The pandemic effect gave an opportunity to fast-track the industry's digital transformation, and Contech startups with innovative solutions can be of great help. One way that they can reach well-established corporations and promote transformation is by participating in Construction Startup Competition 2020! 

Startups that offer solutions fit to solve the industry's challenges, and that participate in the competition, will have the opportunity to be evaluated by CEMEX Ventures, Ferrovial, Hilti, VINCI Group´s Leonard and NOVA by Saint-Gobain. 

This powerful alliance serves to break the paradigm of a fragmented industry and comes in a moment where innovation is crucial in the sector.


Due to coronavirus, many projects worldwide were paused, and the economic uncertainty presents a risk for future developments. 

Add this to the already known lack of productivity in projects, with many taking 20% more time to finish than scheduled, significant amounts of over-budgeting, the aging workforce and difficulty of hiring new employees, and you see that the cry for help in the sector is considerable. 

This gives entrepreneurs an incredible opportunity to promote solutions that can solve these challenges, prevent new ones from surfacing, and push for disruption in the industry. 

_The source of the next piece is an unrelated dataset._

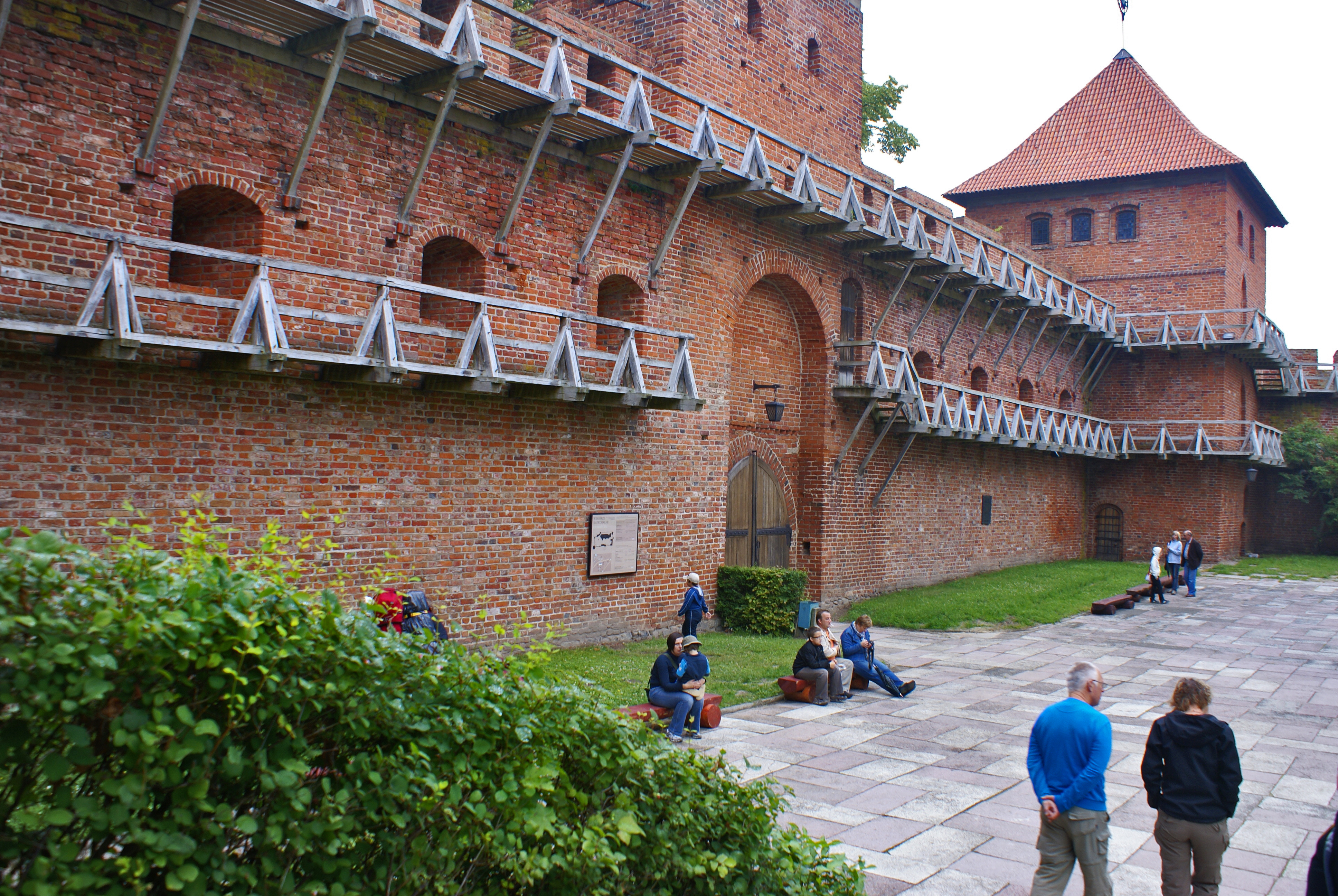 brama zachodnia w zespole Wzgórza Katedralnego oraz wieża Kopernika w zespole Wzgórza Katedralnego (F/3 z 15.10.1958)
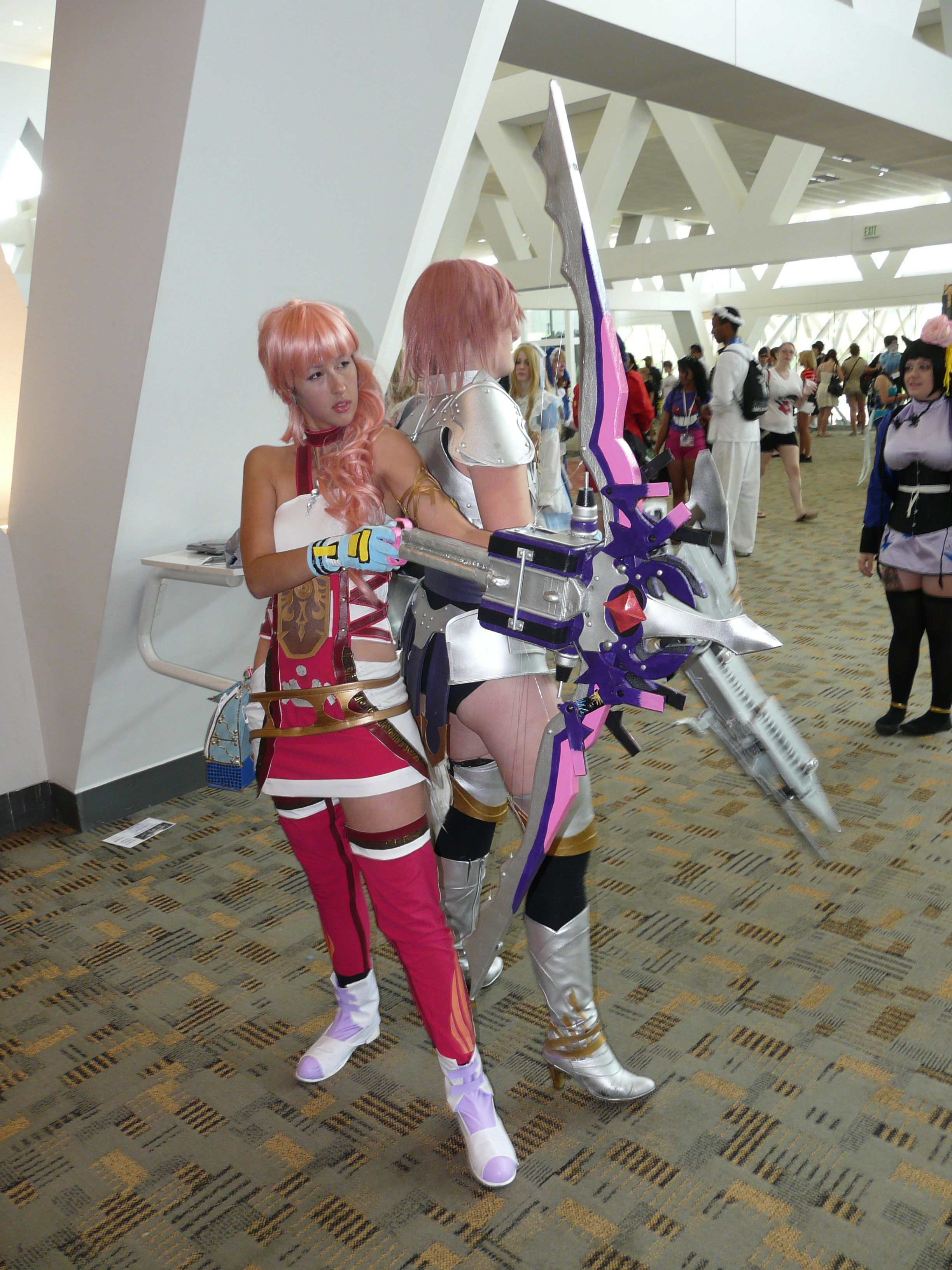 Otakon 2012 cosplay

The hope relies on past years’ investment activity, which shows that, although at a slower pace than many other industries, construction is on route to becoming more innovative. 

By 2030, it's expected that over $57trn globally should be spent on infrastructure. 

We can see some examples in the acquisition of Viewpoint by Trimble for $1.2B, and Autodesk buying Plangrid for $875M and BuildingConnected for $275M. Likewise, startups in the Contech ecosystem have raised significant funding in recent rounds. 

For example, CEMEX Ventures’ portfolio companies StructionSite and GoFor secured $7M and $9.8M, respectively. Other startups worth highlighting are Briq, which raised $10 million, and PlanRadar with another $30M, both in series A rounds.  

As for emerging disruptions that will transform the construction value chain, Construction Startup Competition 's organisers are in line with the trends reflected in the industry. 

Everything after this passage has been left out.